**Problem description:**
In the listing below, locate the line containing "Esglèsia de Sant" and copy it and every line after it through the end, exactly as written, leaving out any pictures.

#### Information given ####

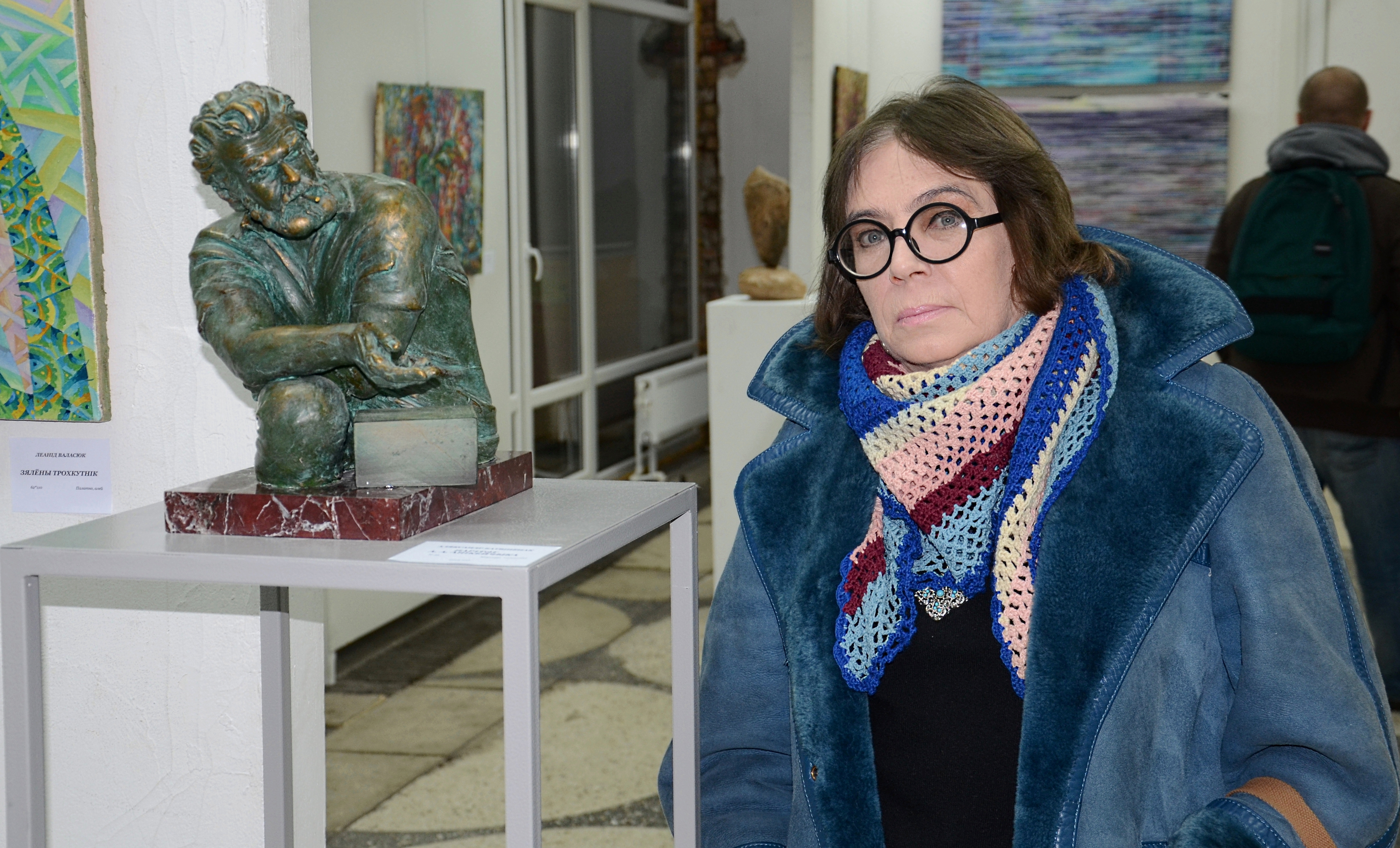 Белорусский сценарист Вера Савина на художественной выставке во Дворце искусств.
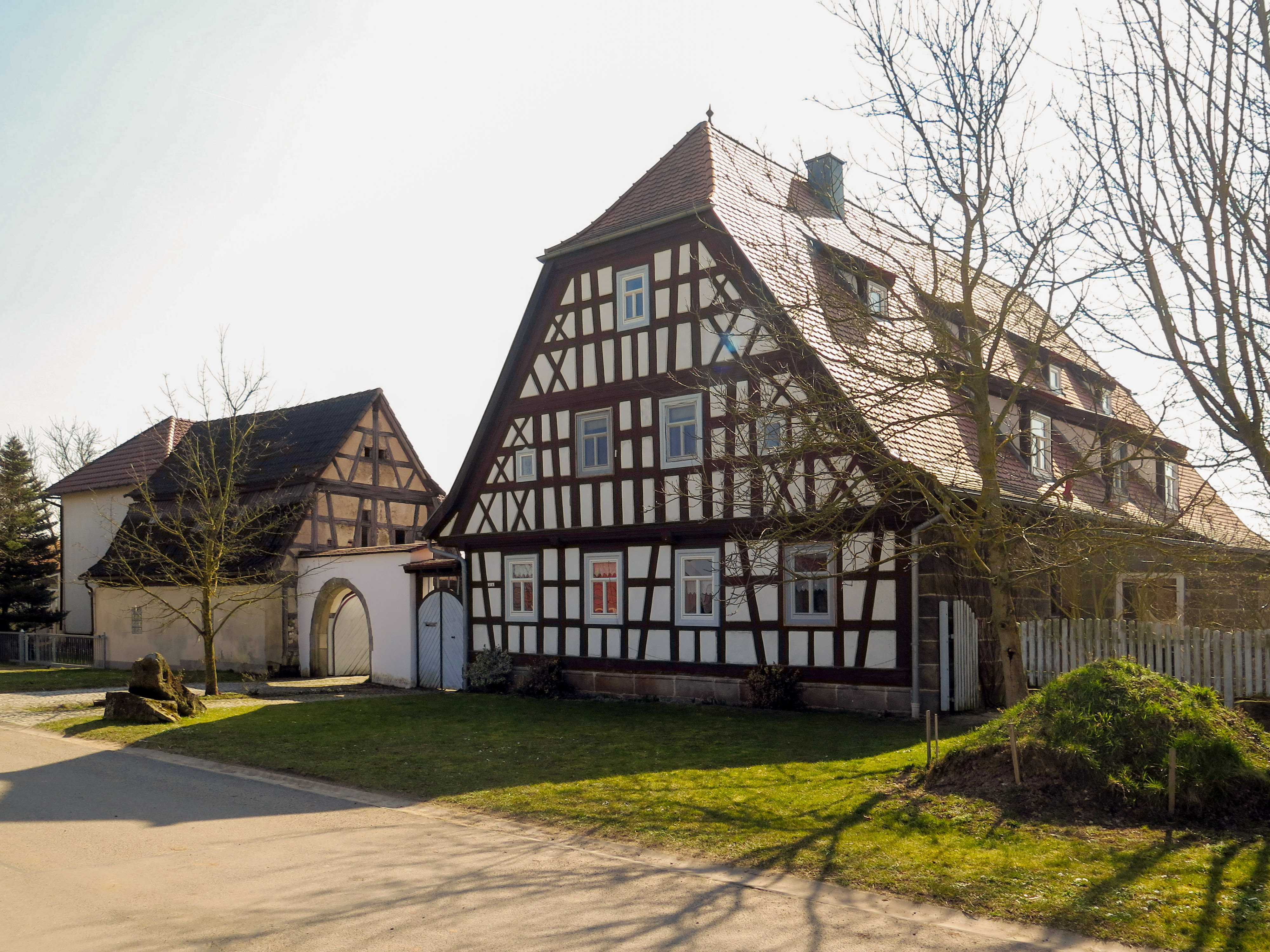 Ehemaliger Brauereigasthof, Zweigeschossiger und giebelständiger Fachwerkbau mit Drittelwalmdach, 1756
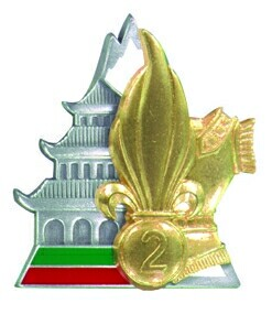 Insigne régimentaire du 2e Régiment étranger de génie
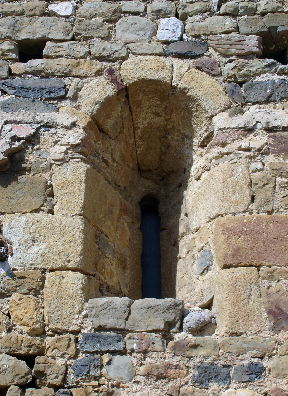 Esglèsia de Sant Esteve de Maranyà (Girona, Catalunya, Espanya)
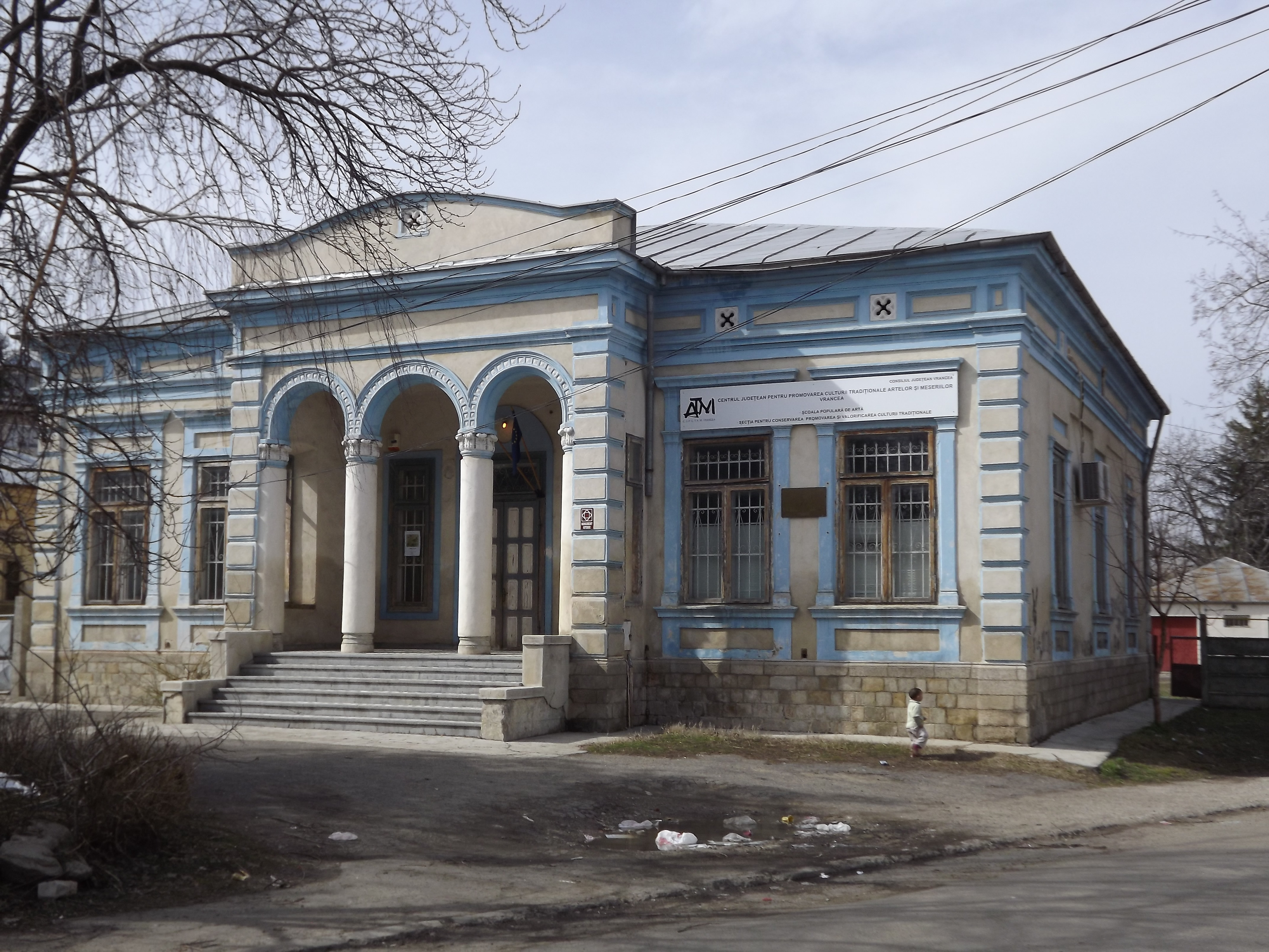 Casa Damian
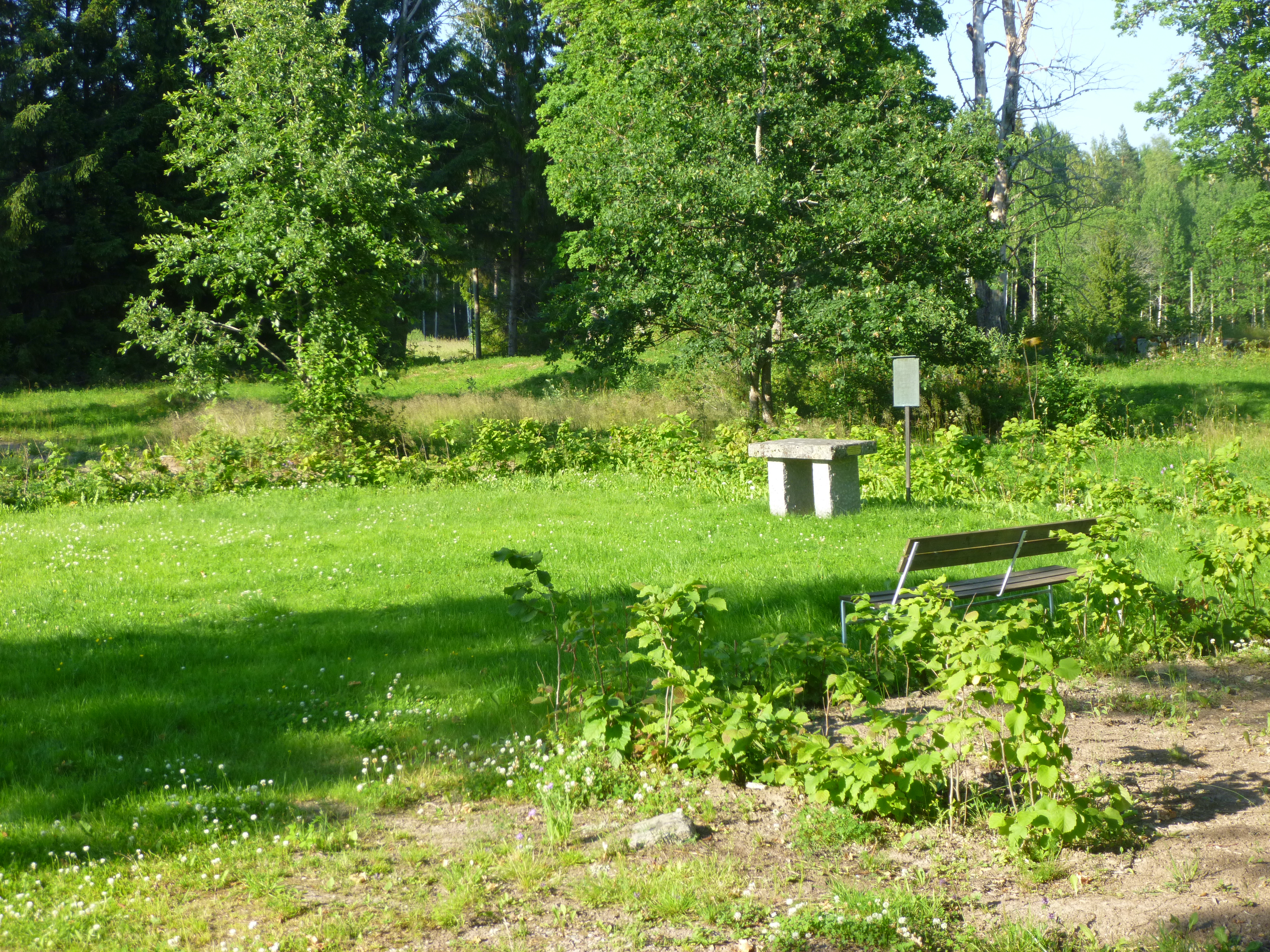 Altarplatsen i Karbennings gamla kyrka
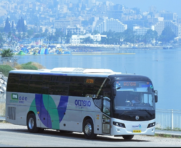 אוטובוס גולדן דרגון
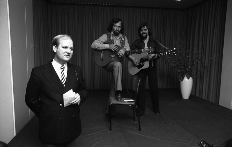 Landesvertretung Berlin in Bonn. Vortragsabend mit "Schobert & Black"
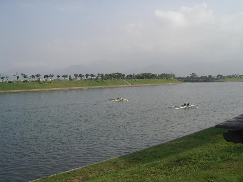 截彎取直後的臺灣宜蘭縣冬山河河濱公園。此圖為本人所照，之前被管理員刪除，現補上說明。
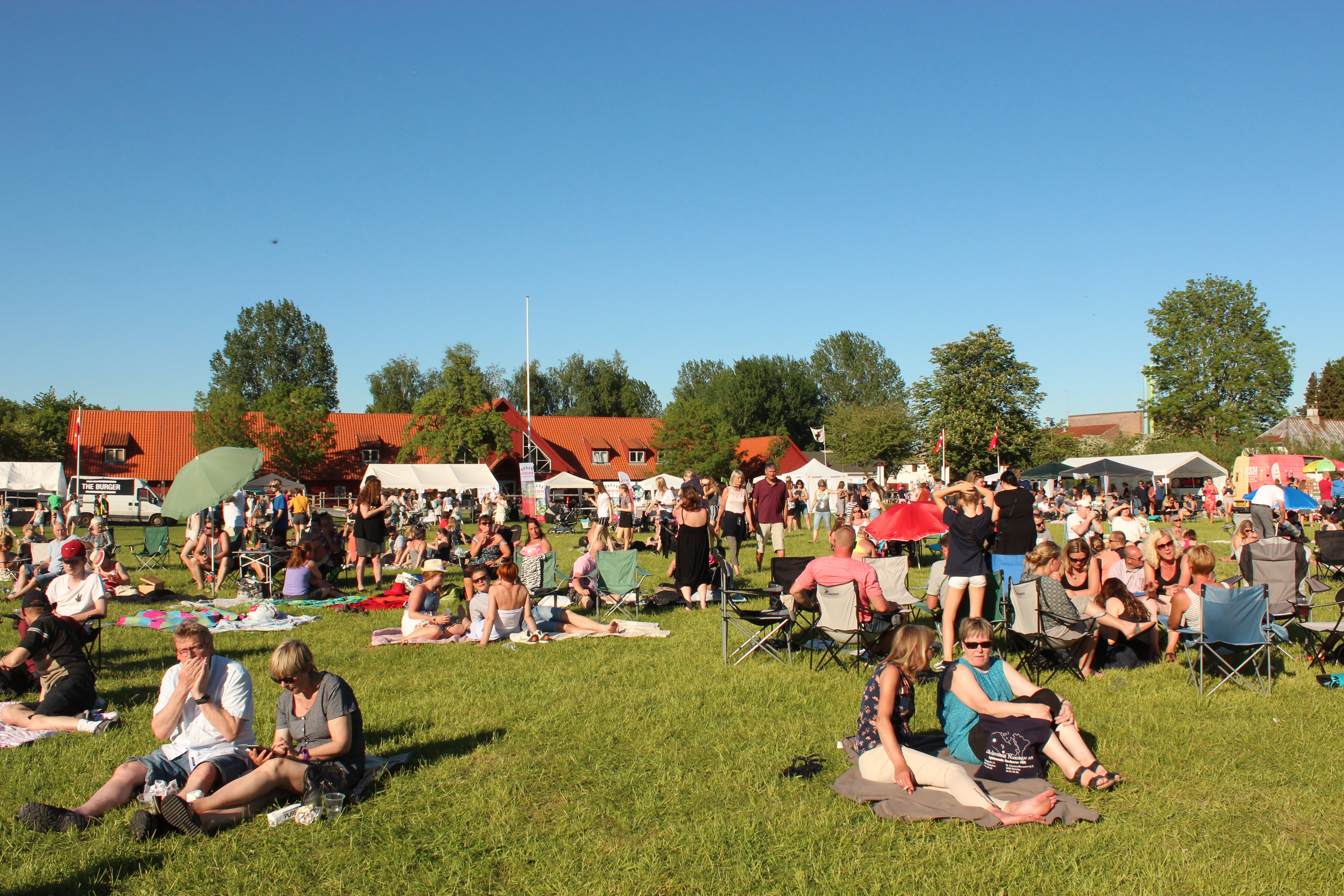 Koncertgæster ved Danmark Dejligst, 27. maj 2017. I baggrunden indgangen til Middelaldercentret.

####

**Response to the task:**
 Esglèsia de Sant Esteve de Maranyà (Girona, Catalunya, Espanya)
 Casa Damian
 Altarplatsen i Karbennings gamla kyrka
 אוטובוס גולדן דרגון
 Landesvertretung Berlin in Bonn. Vortragsabend mit "Schobert & Black"
 截彎取直後的臺灣宜蘭縣冬山河河濱公園。此圖為本人所照，之前被管理員刪除，現補上說明。
 Koncertgæster ved Danmark Dejligst, 27. maj 2017. I baggrunden indgangen til Middelaldercentret.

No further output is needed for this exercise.